[jdom-interest] Parsing files starting with UTF-8 Byte Order Mark

Tue Jul 1 02:09:37 PDT 2003

Hi Peter, 

The UTF-8 byte order mark is supposedly optional, but unfortunately there is a known bug in Sun JVMs which means they do not ignore it; so if it's present, you'll see it in your input stream (Sun JVM bug #4508058, http://developer.java.sun.com/developer/bugParade/bugs/4508058.html). 
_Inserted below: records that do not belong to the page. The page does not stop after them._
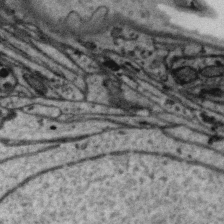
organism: Zebra finch
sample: Brain
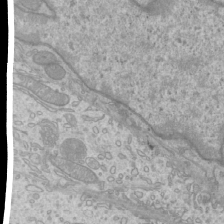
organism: Mouse
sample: Cilia; mouse epididymis
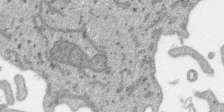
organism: Human
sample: Lung epithelial cells infected with SARS-CoV-2
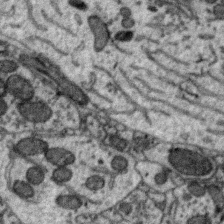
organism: Zebra finch
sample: Brain
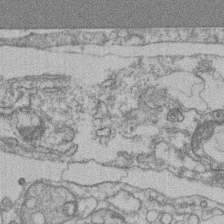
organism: Mouse
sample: T cell stromal cell synapse
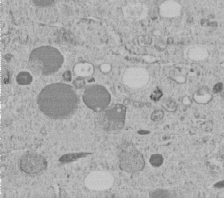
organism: C. elegans
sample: C. elegans embryo early stage
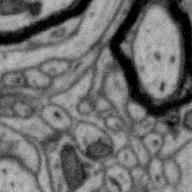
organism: Zebra finch
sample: Brain
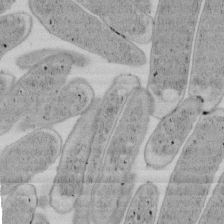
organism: E. coli
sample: Bacterial nucleoid
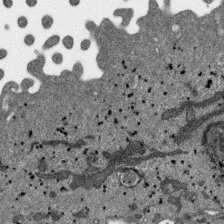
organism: Human
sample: Lung epithelial cells, uninfected (mock) control
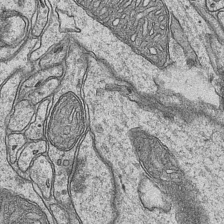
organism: Mouse
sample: CA1 Hippocampus
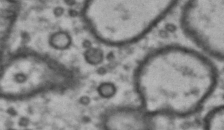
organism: Drosophila
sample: Brain
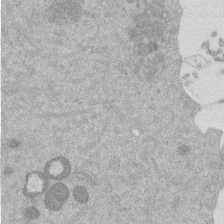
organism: Mouse
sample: Dividing mouse embryo 1 cell stage
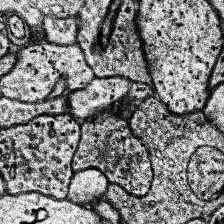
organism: Human
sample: Temporal Lobe
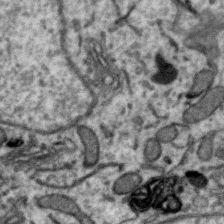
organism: Zebra finch
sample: Brain
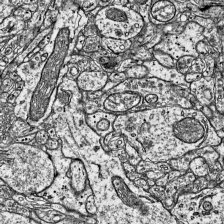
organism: Mouse
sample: Visual Cortex
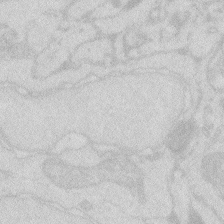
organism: Zebrafish
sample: Macrophage

The typical workaround is to do the check yourself when reading the input stream, for example: 

	InputStream in = ...
	StringBuffer buf = new StringBuffer()
	int first = in.read();
	if ((first != -1) && (first != 0xFEFF)
		buf.append((char)first);

	... Read the rest of the stream ...

I haven't needed to use this with JDOM, but I expect you could get round the problem by using a java.io.PushbackReader. This wraps another Reader and allows you to read the first char, and if it is anything other than 0xFEFF, "push it back" into the Reader before passing the PushbackReader to SAXBuilder().build(). There may be more elegant ways round the problem too. 

Al.

> -----Original Message-----
> From: jdom-interest-admin at jdom.org 
> [mailto:jdom-interest-admin at jdom.org] On Behalf Of Peter Eriksson
> Sent: 01 July 2003 06:46
> To: jdom-interest at jdom.org
> Subject: [jdom-interest] Parsing files starting with UTF-8 
> Byte Order Mark
> 
> 
> Hello Everybody,
> 
> I have a problem with parsing some XML files generated from 
> .Net. It seems that the file starts with the Byte Order Mark 
> for UTF-8 (EF BB BF). If I try to load the file using jdom-b8 
> I get an exception. Is there some way that I can load files 
> with or without this Byte Order Mark transparently, i.e. 
> without an exception being thrown.
> 
> Anybody have a solution to the problem?
> 
> /Peter
> 
> 
> 
> 
>